The outbreak rises amidst a crisis, with medication shortages, even preventing Venezuelans to seek treatment. Dr. Oscar Noya admits the shortages of several common use medications (antihypertensive, insulin, antiarrhythmic, antibiotics, etc.) and other specific medications for diseases exclusively treated by the Health Ministry (malaria, Chagas, etc.). However, in this specific case, it was possible to acquire all medication needed to treat the infected people. We do not know how large are the medication supplies in the Environmental Health offices from the Health Ministry in Táchira State, he acknowledges while adding that, based on prior experiences, treatment will probably be held with benznidazole. Dr. Javier Sayago agrees to his colleagues statement and emphasizes that fortunately the sanitary authorities’ opportune intervention with the epidemiological siege was able to break the transmission chain, with proper control. About the treatment, our worse scenario would have been the deaths of people with Trypanosoma identified in blood tests, however, authorities responded with medication supply, he adds.

Asked about spraying in households presumed to host the Trypanosoma cruzi parasite, as well as residual waters, both experts agreed the measure is enough, given they meet the World Health Organizations normative. For Dr. Oscar Noya, the most important is to educate the population in order to prevent these outbreaks, especially regarding food preparation and storage, use of mosquito nets in doors and windows, cleaning breaches in walls to avoid the vectors presence, pasteurizing homemade juices and broths, besides keeping animals far from the households, among others. Dr. Javier Sayago adds that the country always undertakes prevention measures, considering the prevalence areas and large number of people in risk situations. In this case, it was actually an endemic outbreak, there was no need to register as an epidemic, nor to alert the Country, since it never left the area where it started and proper actions were put in practice, he says.
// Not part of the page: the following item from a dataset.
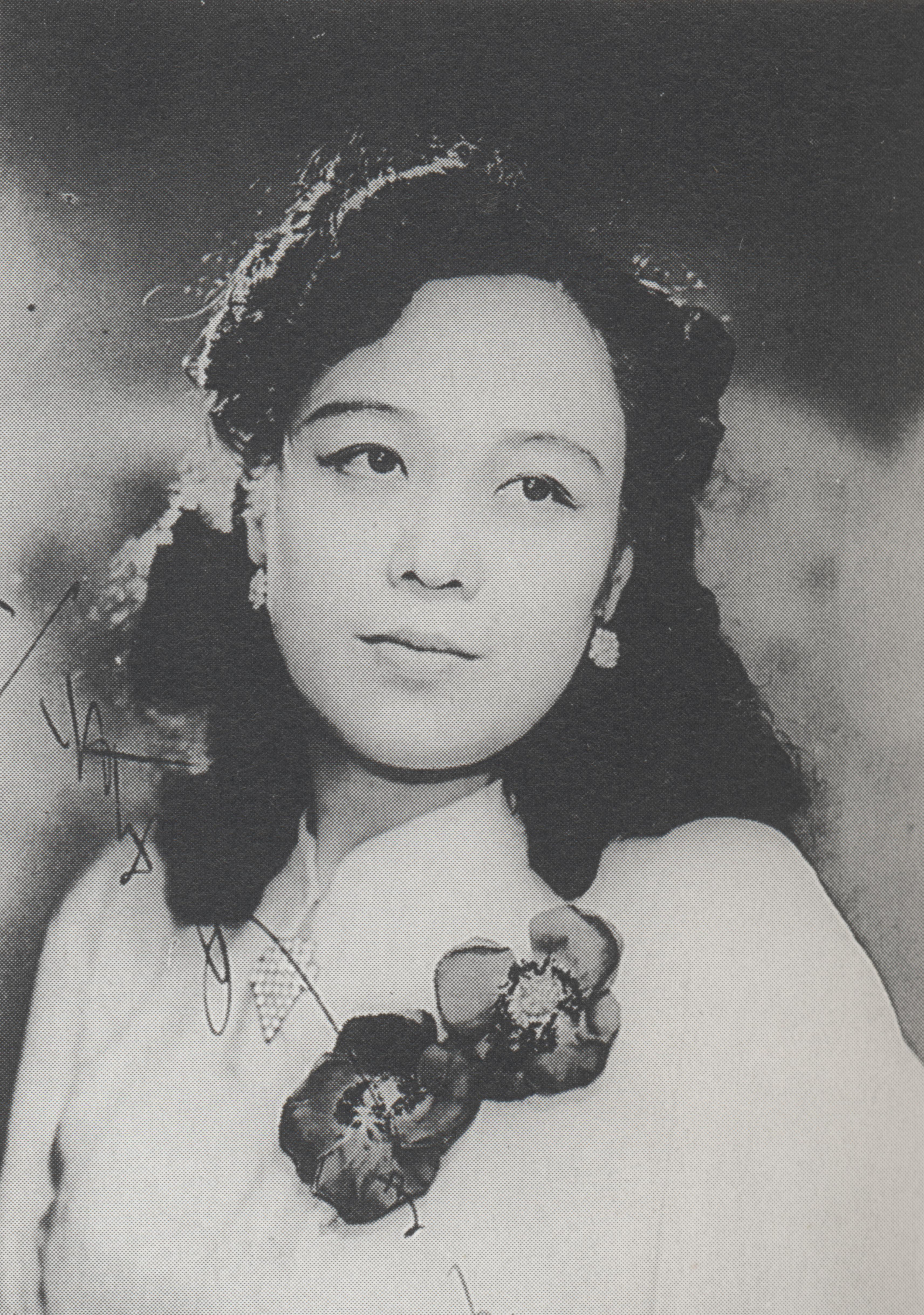 1930年代に発売された二葉あき子の写真をスキャナでスキャン

Considering the constant flow of Venezuelans migrating to Colombia, the possibility of the disease reaching this country was considered. However, both tropical diseases specialists ruled out this possibility. We do not foresee this possibility, since for now it is a very localized fact, and again, we have cut the epidemiological chain in time, says Dr. Javier Sayago. Dr. Oscar Noya emphasizes that Chagas Disease is present in all Latin American countries where the disease is transmitted, but only now it has been reported in Brazil, Venezuela, Colombia, French Guyana and Bolivia. I believe it is important for the Colombian government to start their safety protocols for other diseases, as measles, diphtheria, TBC, etc. Colombia has registered important outbreaks as I said, from which, certainly some started in Venezuela, since some patients crossed the border seeking treatment, he says.

Finally, infectious diseases physician Javier Sayago says the situation could be more alarming. According to him, over six million Venezuelans are at risk of Chagas diseases because Venezuela is an endemic area. To him, it is necessary to provide more treatments in the area, even for patients who have had the disease for a long time and will be treated for 30 to 40 years, since after this period, they may have heart manifestations and treatment will no longer be possible.